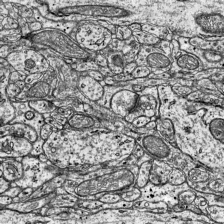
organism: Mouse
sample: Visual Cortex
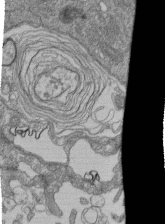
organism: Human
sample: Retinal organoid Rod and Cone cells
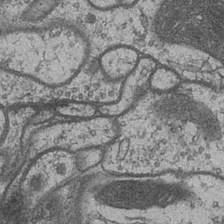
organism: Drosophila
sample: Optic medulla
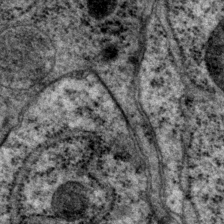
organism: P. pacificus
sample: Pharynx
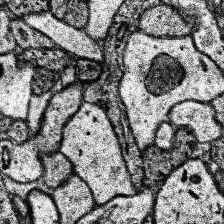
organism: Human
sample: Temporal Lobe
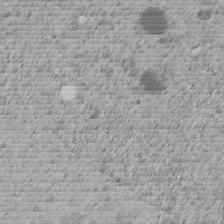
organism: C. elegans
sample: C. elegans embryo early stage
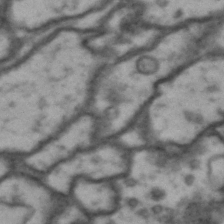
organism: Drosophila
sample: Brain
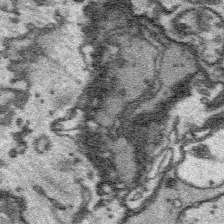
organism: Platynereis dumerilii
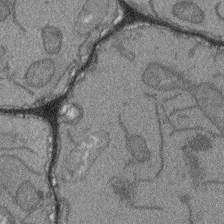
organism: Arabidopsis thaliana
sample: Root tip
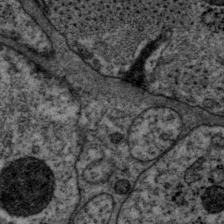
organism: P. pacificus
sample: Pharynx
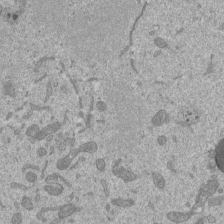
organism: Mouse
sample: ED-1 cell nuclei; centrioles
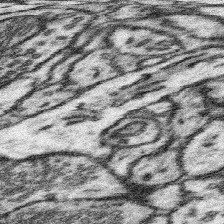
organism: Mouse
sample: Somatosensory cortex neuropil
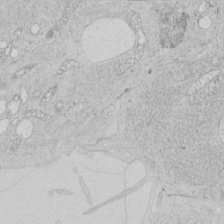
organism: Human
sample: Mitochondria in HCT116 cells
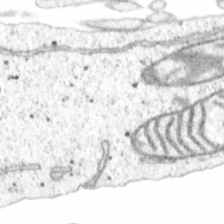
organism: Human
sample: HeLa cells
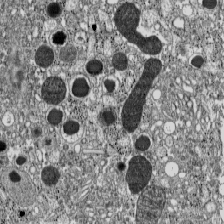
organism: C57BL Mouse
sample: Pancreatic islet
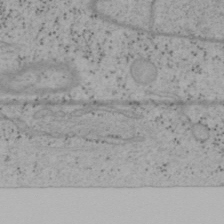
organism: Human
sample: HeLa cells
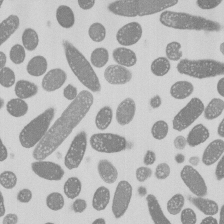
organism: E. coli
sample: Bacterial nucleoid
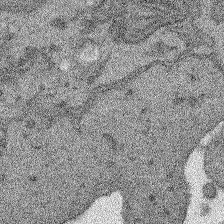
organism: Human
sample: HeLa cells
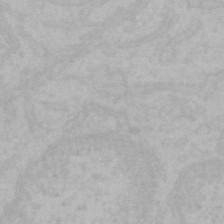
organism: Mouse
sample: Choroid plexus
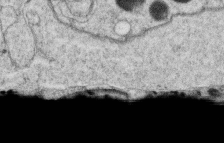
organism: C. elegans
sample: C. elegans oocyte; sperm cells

+ + + + +

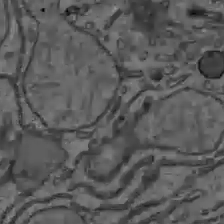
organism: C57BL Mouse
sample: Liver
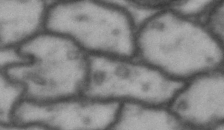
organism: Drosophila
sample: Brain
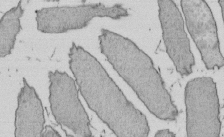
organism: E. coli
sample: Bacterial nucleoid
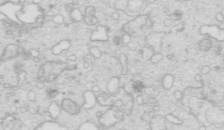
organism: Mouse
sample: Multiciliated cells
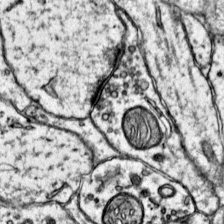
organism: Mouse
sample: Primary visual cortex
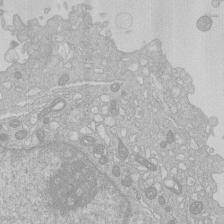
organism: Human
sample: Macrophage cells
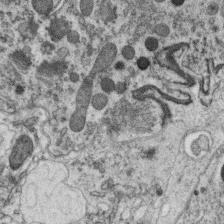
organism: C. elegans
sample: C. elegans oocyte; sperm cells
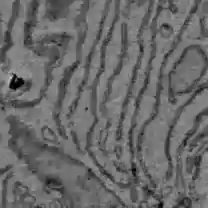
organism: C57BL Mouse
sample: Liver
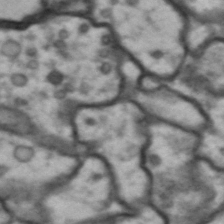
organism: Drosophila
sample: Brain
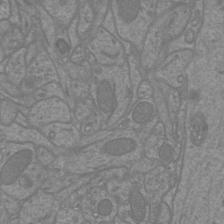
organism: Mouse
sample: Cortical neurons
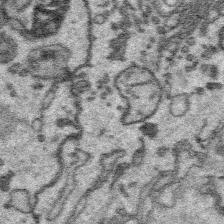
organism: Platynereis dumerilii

+ + + + +

- _Work to complete_
In the listing above, find the line with "sample: Optic medulla" and output it and every line after it up to and including the line with "sample: Mitochondria in HCT116 cells", exactly, minus the pictures.

- _Answer section_
sample: Optic medulla
organism: P. pacificus
sample: Pharynx
organism: Human
sample: Temporal Lobe
organism: C. elegans
sample: C. elegans embryo early stage
organism: Drosophila
sample: Brain
organism: Platynereis dumerilii
organism: Arabidopsis thaliana
sample: Root tip
organism: P. pacificus
sample: Pharynx
organism: Mouse
sample: ED-1 cell nuclei; centrioles
organism: Mouse
sample: Somatosensory cortex neuropil
organism: Human
sample: Mitochondria in HCT116 cells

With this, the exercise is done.